4. The system for determining the working state according to claim 1, characterized in that, include: Any of the output control units is further configured to output a trip signal when the multiple switching devices in any of the output control units are all in the closed state, so that the target device performs a trip operation according to the trip signal, wherein the system for determining the working state is located on the target device.

5. The system for determining the working state according to claim 1, characterized in that, Each of the output control units further includes: an optocoupler connected to the switching device in each of the output control units, wherein... Each of the aforementioned optocouplers is configured to detect the current operating state of a switching device connected to the optocoupler and send the current operating state to a programmable gate array unit connected to the optocoupler. The programmable gate array unit connected to the optocoupler is also used to determine whether the switching device connected to the optocoupler is malfunctioning based on the current operating state.

6. A method for determining a working state, characterized in that, include: Obtain the first frequency value of the power system respectively; The first frequency value is obtained from multiple speed probes, and the switching control signal to be output by the programmable gate array unit is determined based on the multiple first frequency values. The operating state of multiple switching devices in each output control unit is determined according to the switching control signal to be output by the programmable gate array unit. The operating state includes one of the following: open state and closed state. The multiple switching devices in each output control unit are controlled by switching control signals determined by different programmable gate array units. The multiple speed probes are all connected to the multiple programmable gate array units. The multiple programmable gate array units are respectively connected to the output control unit. Any programmable gate array unit has a connection relationship with other programmable gate array units.
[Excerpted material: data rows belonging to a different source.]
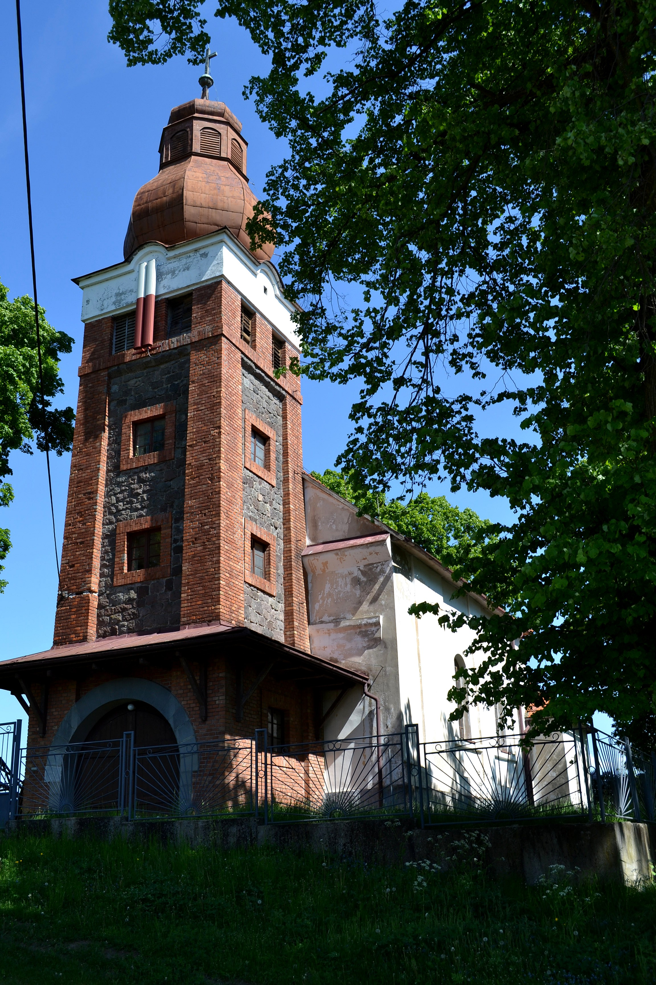 Evanjelický kostol v obci Žibritov (okr. Krupina)
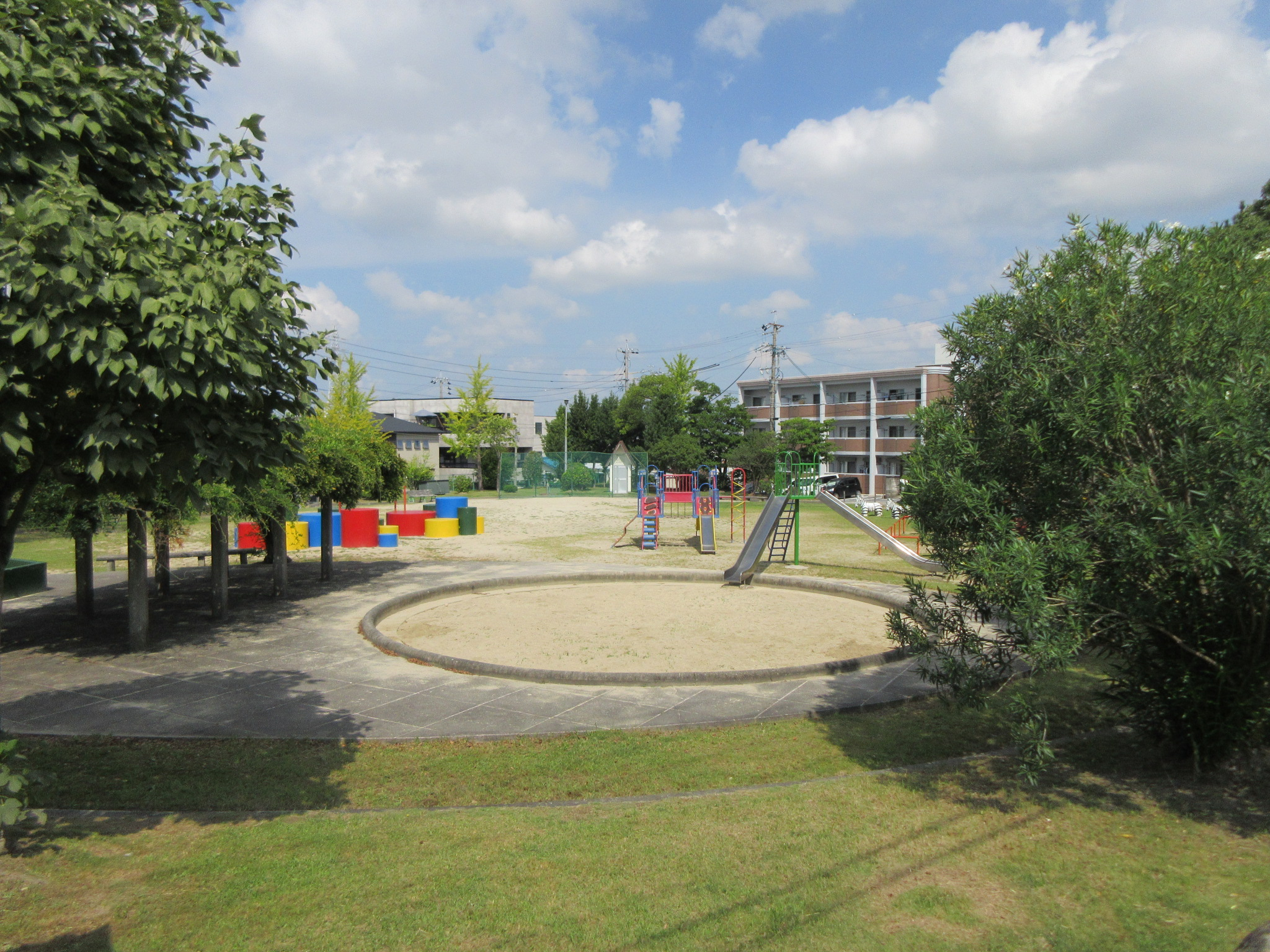 鴨田公園（岡崎市鴨田本町）
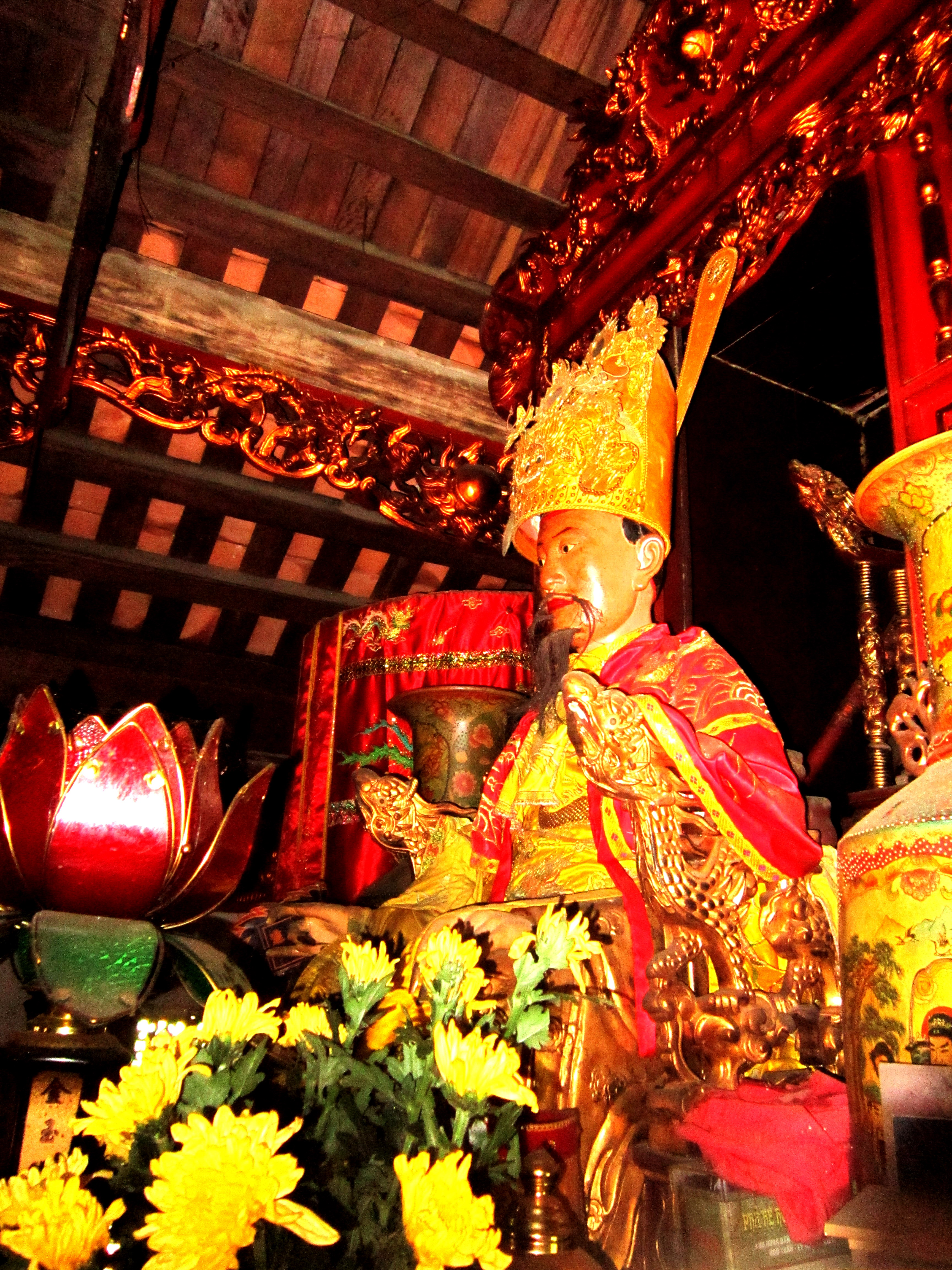 Volapük: Tượng Ngô Quyền (898 - 944, còn được biết đến với tên gọi Tiền Ngô Vương) trong đền thờ ông ở thôn Cam Lâm trong Làng cổ Đường Lâm, thuộc thị xã Sơn Tây (Hà Nội, Việt Nam)
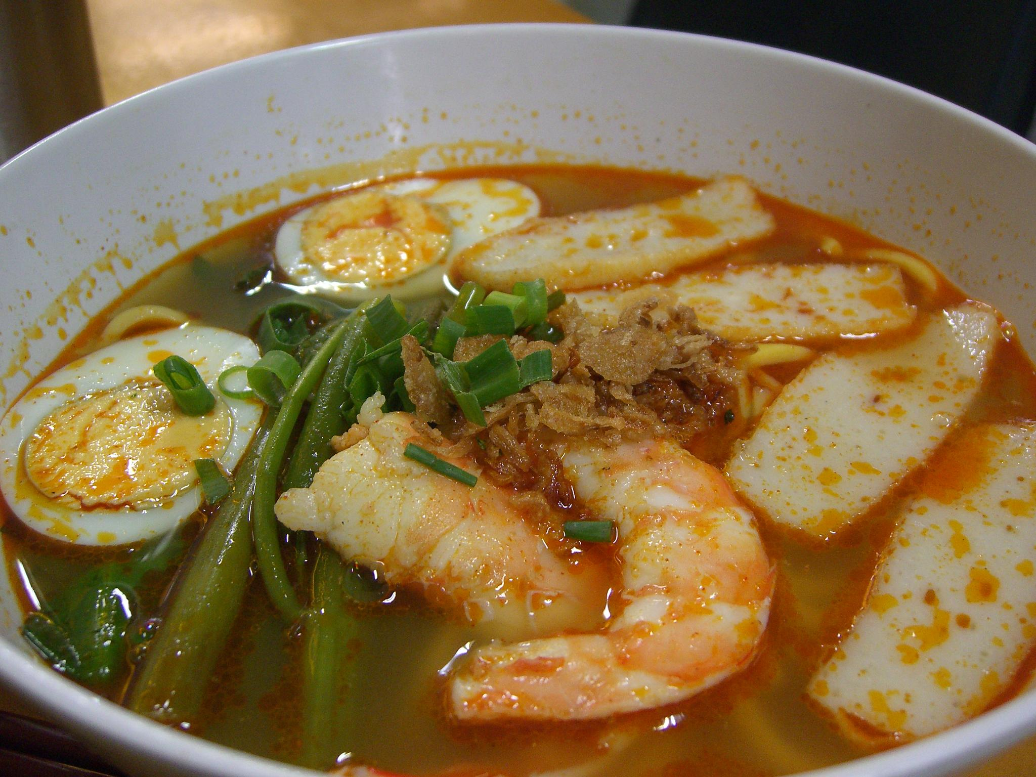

The method further includes: determining a first magnitude relationship between each of the first frequency values ​​and a first preset frequency value; determining the switch control signal based on the first magnitude relationship, wherein the first preset frequency value is a target multiple of the rated frequency value of the system determining the working state; When the first magnitude relationship indicates that each of the first frequency values ​​is less than the first preset frequency value, a second magnitude relationship is determined between the first average frequency value of the plurality of first frequency values ​​and the rated frequency value; when the second magnitude relationship indicates that the first average frequency value is less than the rated frequency value, the switch control signal is determined to control the multiple switching devices in the output control unit to be in the open state; when the second magnitude relationship indicates that the first average frequency value is greater than or equal to the rated frequency value, the switch control signal is determined to control the multiple switching devices in the output control unit to be in the closed state.

7. A computer-readable storage medium, characterized in that, The computer-readable storage medium includes a stored program, wherein the program, when executed, performs the method of claim 6.

8. An electronic device comprising a memory and a processor, characterized in that, The memory stores a computer program, and the processor is configured to execute the method of claim 6 through the computer program.